Merkel: taking more of a ‘trade-first’ approach to China
Donald Trump’s condemnation of the Chinese government in a speech to the United Nations this week was uncompromising, contrasting with the more subdued scenes at an online summit between China and the European Union a few days earlier.
Even so, EU leaders briefed there was ‘intense’ discussion on the video call, which appeared to come to a frosty finish. There was no joint statement afterwards and Xi Jinping, the Chinese leader, didn’t join the post-summit news conference.
Xinhua’s report on the summit offered the standard platitudes on the search for win-win outcomes but there were hints at tenser moments, including the EU’s efforts to raise human rights concerns.
“There is no universal path for human rights development and no single best way to protect human rights,” Xi fired back. “China doesn’t accept a lecturer on human rights.”
China’s primary diplomatic goal in Europe at the moment is to prevent a situation in which the Europeans side more closely with the US in the clash between the two superpowers.
This comes at a time when there has been more friction, including European anger at Chinese efforts at ‘mask diplomacy’ earlier this year (see WiC488). Officials from the EU drew comparisons to the way that it had donated equipment more discreetly to the Chinese at the beginning of the Covid-19 pandemic, for instance. Most of the shipments from China were made on commercial terms and not given as aid, it was further noted by EU officials.
In March last year the EU published a strategic review of its relations with China labelling it as a “systemic rival” and warning that “the balance of challenges and opportunities” was shifting. That’s not to say that the Europeans are starting to see the Chinese in the same confrontational terms as the Trump administration, but there is an acknowledgement that the current approach to relations is close to running its course. That is particularly true on the industrial side.
For instance, a lengthy article in the Wall Street Journal this week pointed out that for German firms China was changing from a “growth partner to a rival”. The newspaper pointed out that Germany’s share of world trade in mechanical engineering goods – a sector that employs about 1.3 million Germans – shrank to 16.1% from 19.2% in the decade through 2018, while China’s share rose to 13.5% from 8.5%, according to data from the VDMA Mechanical Engineering Industry Association.
“It’s only a matter of time until Chinese firms are number one,” the VDMA’s managing director for foreign trade Ulrich Ackermann told the newspaper.
The Wall Street Journal cited the example of Herrenknecht, a family-owned maker of high-end tunnel borers It saw its revenues grow sevenfold between the turn of the century and 2015, largely thanks to China’s infrastructure demands. However, over the past four years its revenues have receded 5% because of competition from Chinese firms, not just in China but globally.
As a spokesperson told the paper: “Chinese companies are ever more competitive in international markets, offering abnormally low prices. It’s surprising for Europe how quickly they have come.”
Frustrations about access to the Chinese market for European firms also surfaced during last week’s talks, where a Comprehensive Agreement on Investment between Brussels and Beijing was again discussed. An investment agreement has now been debated on more than 30 separate occasions since 2013 and European negotiators are close to losing patience at the slow pace of Beijing’s response. The Chinese say that a breakthrough is possible by the end of the year but the EU is demanding real evidence of concessions first. “Europe needs to be a player, not a playing field,” European Council President Charles Michel told reporters after the video summit.
Much of the tone in the EU’s China policy is set by the Germans, who still have the most at stake in trade terms (exports to China of $110.5 billion in 2018, versus France’s much smaller $24.6 billion). The EU’s key political figure for well over a decade has been Angela Merkel, who has been adept at sidestepping political controversy and putting commercial interests first.
Commentators said that instinct was apparent again at the post-summit press conference last week, where she spent six minutes discussing trade negotiations with the Chinese. That included half a minute on the prospects for German wine and beer sales, compared to just 10 seconds on EU concerns about human rights.

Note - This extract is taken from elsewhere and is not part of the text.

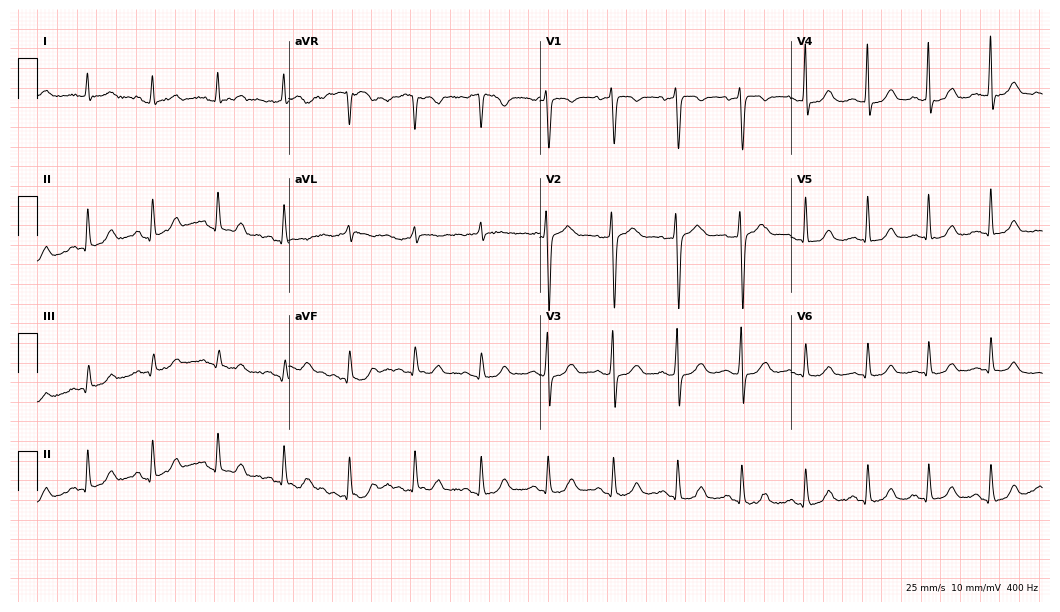
12-lead ECG (10.2-second recording at 400 Hz) from a 59-year-old male patient. Labelled as a normal ECG.
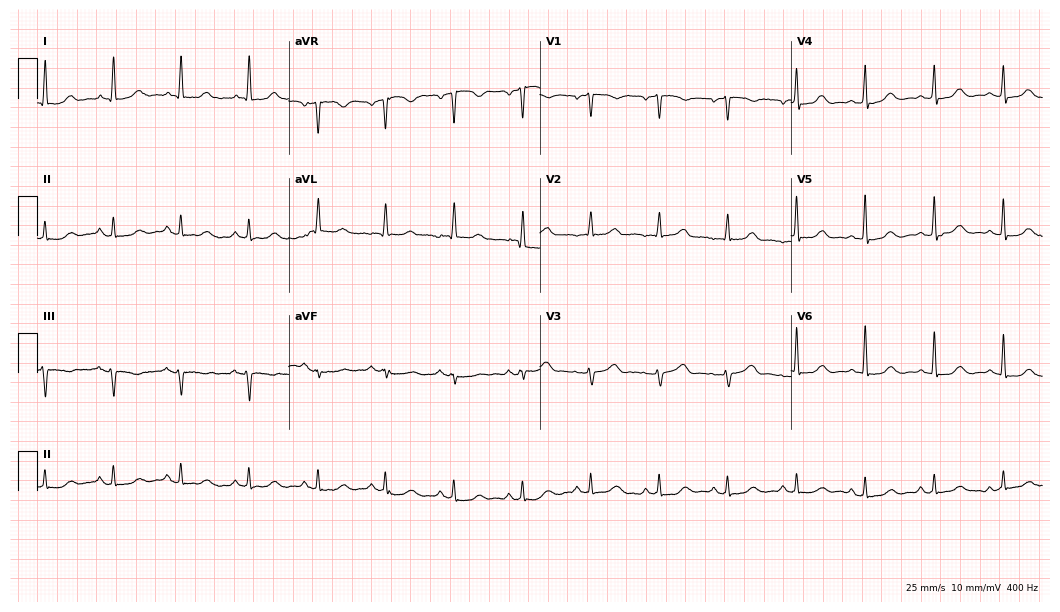
Resting 12-lead electrocardiogram. Patient: an 84-year-old female. Read as a normal ECG.

Merkel was hoping that the investment deal would be sealed at this month’s summit, which was originally scheduled to be held in Leipzig, achieving another longstanding ambition before she leaves office. Instead she signalled her frustrations that negotiations had not advanced in the way that the Europeans had hoped. “In the last 15 years, China has become much stronger economically – that means the demand for reciprocity, for a level playing field, is of course today very much justified,” she urged.
She steps down next year after 15 years in office, which opens a window for a review of Berlin’s relations with Beijing. Markus Soder – her most likely successor – forged his political career in Bavaria, an industrial centre that is home to giants like BMW and Siemens. That’s the kind of background that could see him take a similar stance in prioritising trade flows, although the calculus might change if Chinese firms continue to eat into German market share.
To be appointed as Merkel’s replacement Soder may also need support from the Greens, which champions an “ethical foreign policy” and fight fiercely against climate change. That could counterbalance some of the more traditional lobbying influences on the policymaking process, like the big German carmakers that have become so reliant on China sales.
Maybe that will create conditions for a change of emphasis in Berlin’s China stance and ultimately a more aggressive tone from the EU as a whole.